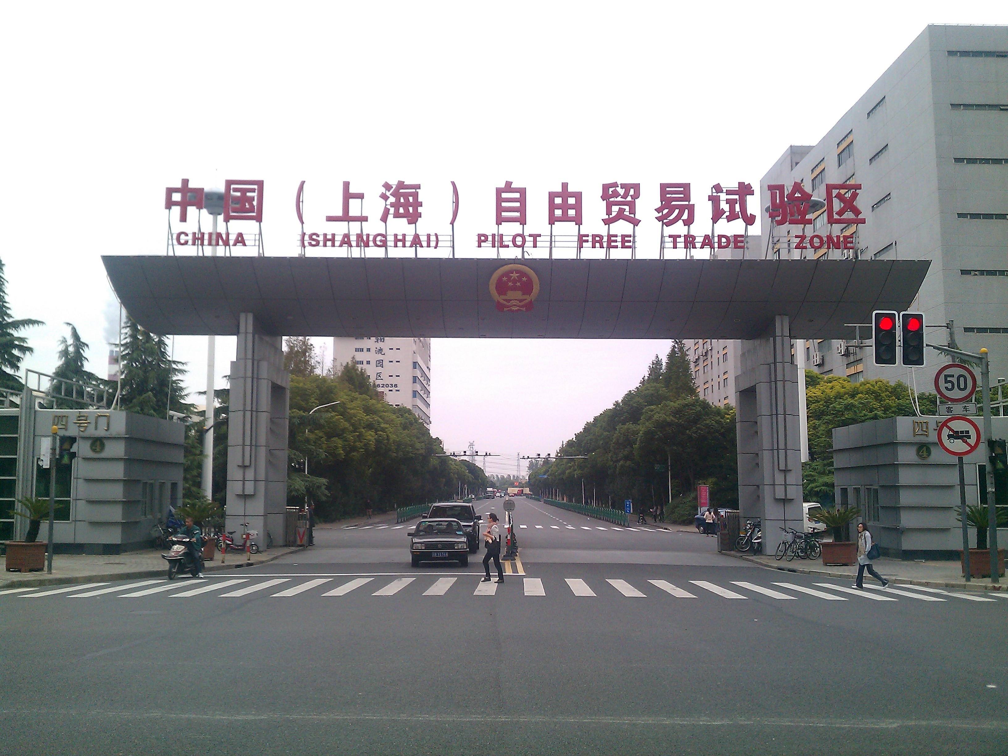 中文（中国大陆）: 中国（上海）自由贸易试验区四号门。
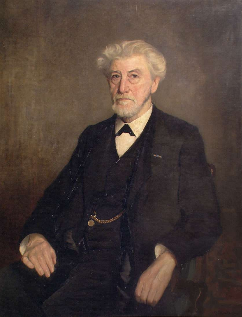 Portret van Ary Smit
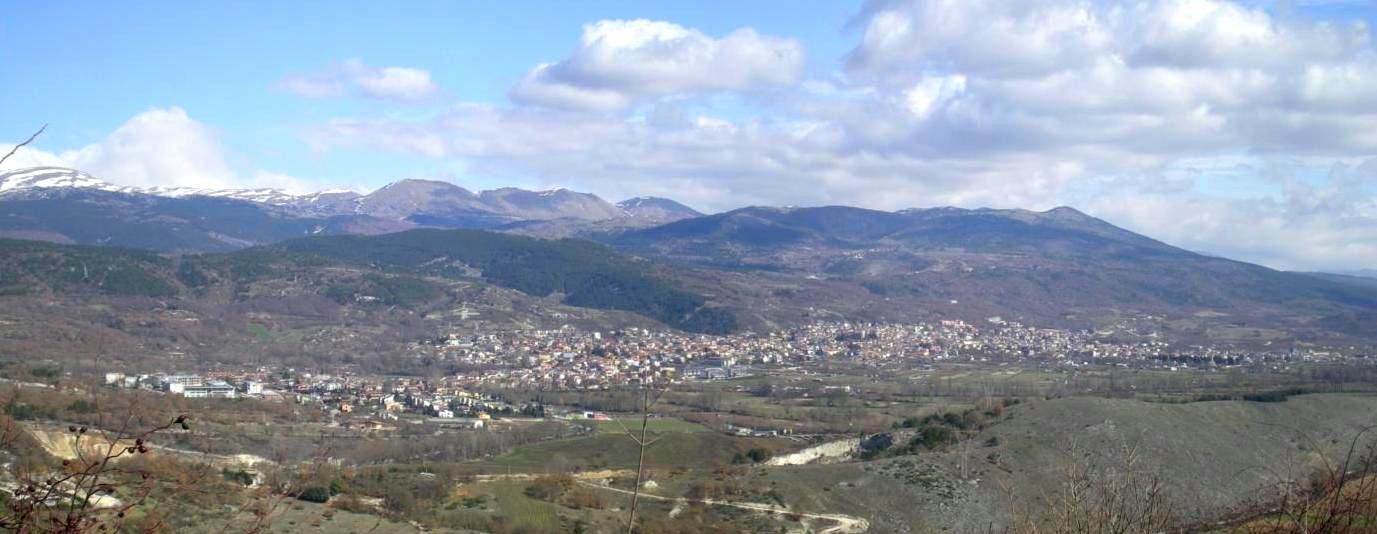 Panoramica dell'agglomerato di Tempera (a sinistra) e Paganica (a destra), frazioni dell'Aquila

--- Task details ---
Retype the data above exactly. Leave the pictures out.

--- Answer to the problem ---
 中文（中国大陆）: 中国（上海）自由贸易试验区四号门。
 Portret van Ary Smit
 Panoramica dell'agglomerato di Tempera (a sinistra) e Paganica (a destra), frazioni dell'Aquila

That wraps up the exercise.